> By its nature, K8s is designed to host stateless apps. It is fantastic at doing this, to be clear. I love K8s. But a system where the nodes can (and should, if you're taking advantage of spot pricing) disappear with a few minutes' warning is not a great host for an RDBMS.
Why is this a problem? A typical deployment will have multiple replicas, with (hopefully) small replication lag. Those should be able to be promoted to be the new primary within a minute.
> A typical deployment will have multiple replicas, with (hopefully) small replication lag. Those should be able to be promoted to be the new primary within a minute.
What happens within that minute to database writes?
Well, the problem is a little bit more complicated than just having replicas.
You cannot build operational procedures based on “hope”.
High replication lag occurs for many many reasons (and they are not a rare event, or something that you can prevent). As well as network partitions.

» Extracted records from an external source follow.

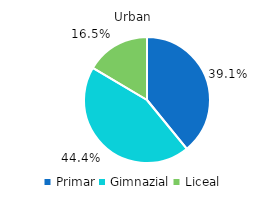
| Category | Series 0 |
|---|---|
| Primar | 39.1 |
| Gimnazial | 44.4 |
| Liceal | 16.5 |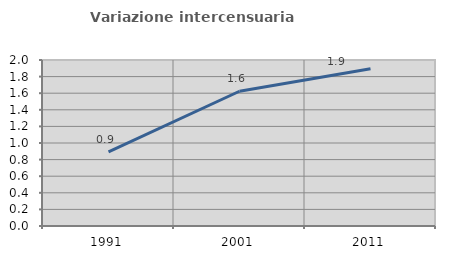
| Category | Variazione intercensuaria annua |
|---|---|
| 1991.0 | 0.894 |
| 2001.0 | 1.624 |
| 2011.0 | 1.894 |

Replication and binary logs can get corrupted, there can be deadlocks, duplicated row errors, etc.
The thing is that database administration is a broad and complicated topic, a small mistake or the lack of understanding how these systems work can easily lead to huge data losses.
Ah yes, HN. You know there are billions of sites(wp mostly), LoB apps etc that run on 1 mysql/pg/etc instance right? Replicas are not typical and a tiny minority.
OP was talking about 'typical database setup' being a replicated db. It's not typical. Nor is the use of k8s for stuff outside HN and massive companies. Not that I mentioned k8s anyway.
Why is this a problem? A typical deployment will have multiple replicas, with (hopefully) small replication lag. Those should be able to be promoted to be the new primary within a minute.